Divergent transitions in Stan

Intuitively, what does the warning “There were 214 divergent transitions after warmup.” mean?

I understand that the samples obtained are useless, and that increasing adapt_delta, and max_treedepth, and lowering stepsize can help. In addition, reparameterizing can also help.

I would like to know what is actually happening when a divergent transition occurs.

In Section 14.5 Divergent Transitions of the Stan Reference Manual it states “The positions along the simulated trajectory after the Hamiltonian diverges will never be selected as the next draw of the MCMC algorithm”. Does that mean that after a divergent transition, the subsequent transitions are all rejected? Hence the last accepted proposal (and the current state) will be returned many times in the posterior sample?

I have noticed that I am getting many divergent transitions when working with hierarchical models (this is well documented in blogs on the internet), but some of my parameters are (well seem to be) converging and others are not. But, in a joint model, each proposition should be a parameter vector, and if this proposal is rejected after a divergent transition (and all others thereafter as described above), shouldn’t all of the marginal distributions be divergent?
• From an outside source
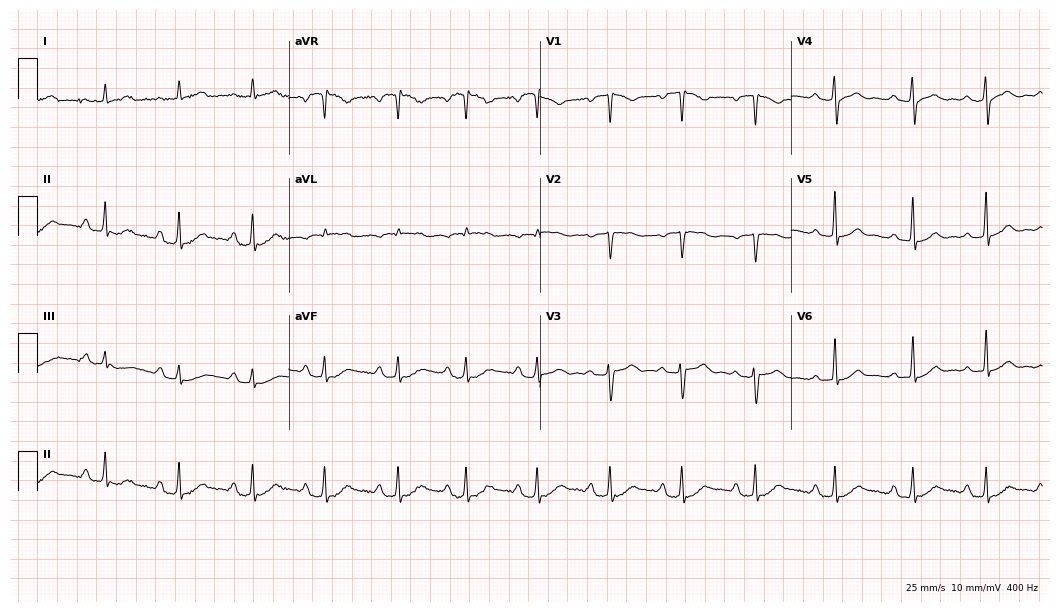
Standard 12-lead ECG recorded from a female, 37 years old (10.2-second recording at 400 Hz). Read as a normal ECG.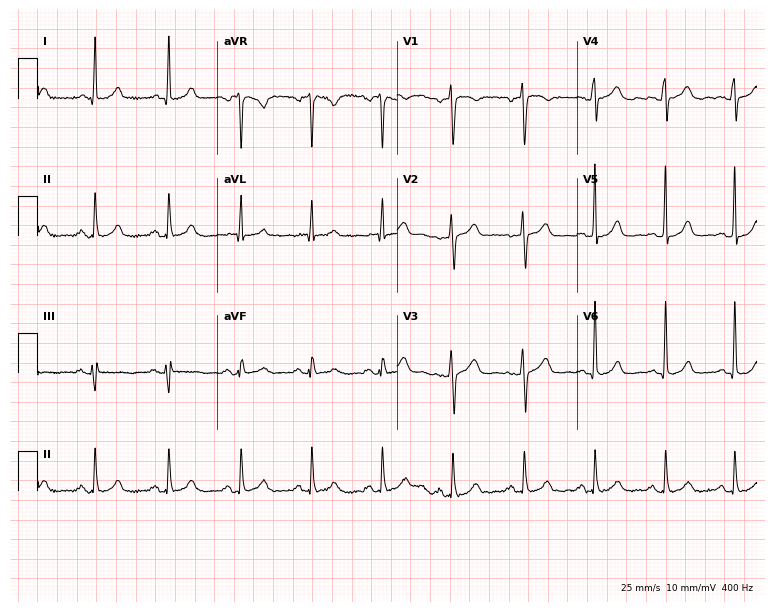
12-lead ECG from a 56-year-old female patient. Screened for six findings — first-degree AV block, right bundle branch block, left bundle branch block, sinus bradycardia, atrial fibrillation, sinus tachycardia — none is recorded. Other findings, if any, are not listed.

Diagnostics plots seem to show that, say $\mu$ has converged and $\sigma$ has not. One example I had was that $\sigma$ had zero standard deviation. I assumed that this meant that there was a divergent transition after the first proposal and hence all other proposals for $\sigma$ were rejected and consequently, $\sigma$ only had one unique value in its returned sample. But, my sample for $\mu$ was (or seemed) fine. But shouldn’t the proposal $(\mu, \sigma)$ have been rejected after the first proposal and hence the $\mu$ sample should also only have one unique value.

Now consider a model with just one parameter. Imagine that my initial proposition is far from the region(s) of high posterior density, and suppose that this chain never reaches the regions with high posterior density. Is this when Stan returns the message saying “There were x divergent transitions after warmup.”? Since it can see that the MCMC code has not sampled “enough” from the posterior distribution of interest?

One reason that I think this intuition is wrong is because I have ran MCMC code in the past which has not converged (simply due to not being ran for enough iterations) and I have not received this error message.

Can anyone give an intuitive interpretation of what is going on when a transition diverges? What happens if the proposal eventually reaches the region of high posterior density? Is it possible to find where the MCMC sampler diverged and then discard the samples up to when they are convergent again?

If the Hamiltonian diverges the positions along the simulated trajectory will never be accepted. If I have 214 divergent transitions, this must mean that I entered a phase of divergence and then switched back to a convergence phase and then to another phase of divergence. Otherwise, I should only have one divergent transition. This is difficult to understand since according to the manual, no proposals are accepted after a trajectory diverges and so after a trajectory diverges, shouldn’t it stay divergent until the end? Also, why does the MCMC code not just terminate after a divergent trajectory is found? How does x divergent transitions accumulate?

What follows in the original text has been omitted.